As Clauset et al. (2009) indicate, “Scientists have learned many things from observation of the statistical distributions of experimental quantities such as the lifetimes of excited atomic or particle states, populations of animals, plants, or bacteria, prices in the stock market, or the arrival times of messages sent across the Internet.” Similarly, whether citation distributions are very similar or rather different is a basic question in Scientometrics that can only be answered in statistical terms. For a common, fixed citation window in the static case the empirical conclusions that can provisionally drawn are the following two.

  1. 1.

    Citation distributions at the lowest level of aggregation are remarkably similar. This has already opened the way towards simple but effective normalization procedures to aggregate heterogeneous sub-fields into larger categories.

  2. 2.

    Whether it can be claimed that all (or most) citation distributions (i) belong to the same family, and (ii) except for a scale parameter, all other parameters are statistically equal, is still an open question. Four comments should be emphasized. Firstly, until now systematic studies at the lowest aggregation level have taken as given the list of Web of Science categories distinguished by Thomson Scientific—a classification scheme in need of serious revision. Thus, part of the difficulties encountered by formal procedures may disappear whenever a better classification scheme becomes available. Secondly, even if the zero citation phenomenon at a comparable stage of the citation process were to be the same in all sciences, when we take a fixed, common citation window for all of them we are bound to have very different percentages of articles without citations: a small (large) percentage in quick (slow) sciences.Footnote 5 In so far as the citation process evolves at a different velocity in different fields, using variable citation windows to ensure that the process has reached a similar stage in all fields should improve field comparability at the lower tail of citation distributions. Thirdly, as RC point out, the discreteness of citation numbers becomes more relevant at the lower tail of citation distributions, making it harder for any normalization procedure to work well in this segment. Fourthly, Crespo et al. (2012) study the evolution of citation inequality attributable to differences in citation practices at different quantiles of citation distributions. In the case of the 22 broad fields distinguished by Thomson Scientific, they find that this type of citation inequality is particularly high until, approximately, the 70th percentile, as well as for a few quantiles at the very upper tail of citation distributions; otherwise, this citation inequality appears to be approximately constant for a wide range of intermediate values. The conjecture is that citation distributions are truly close to each other except for a scale factor only in such an intermediate range of values—a fact that might be taken into account in further research for a universal characterization of citation distributions.

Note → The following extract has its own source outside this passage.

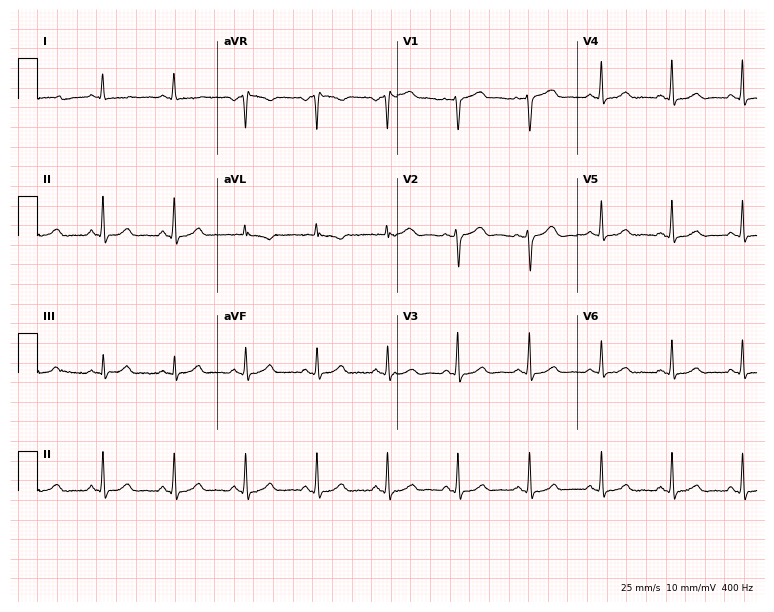
ECG — a female patient, 57 years old. Screened for six findings — first-degree AV block, right bundle branch block, left bundle branch block, sinus bradycardia, atrial fibrillation, sinus tachycardia — none is recorded.

The similarity between citation distributions already discussed seems to imply that all we need is a single behavioral explanation of this aspect of the scientific communication process. However, before this task is finally attacked, it would be convenient to know more about the similarities—or differences—of the evolution of citation distributions for a given set of articles as the citation window varies over time. Dynamic, multivariate models constitute a promising statistical tool for approaching this topic.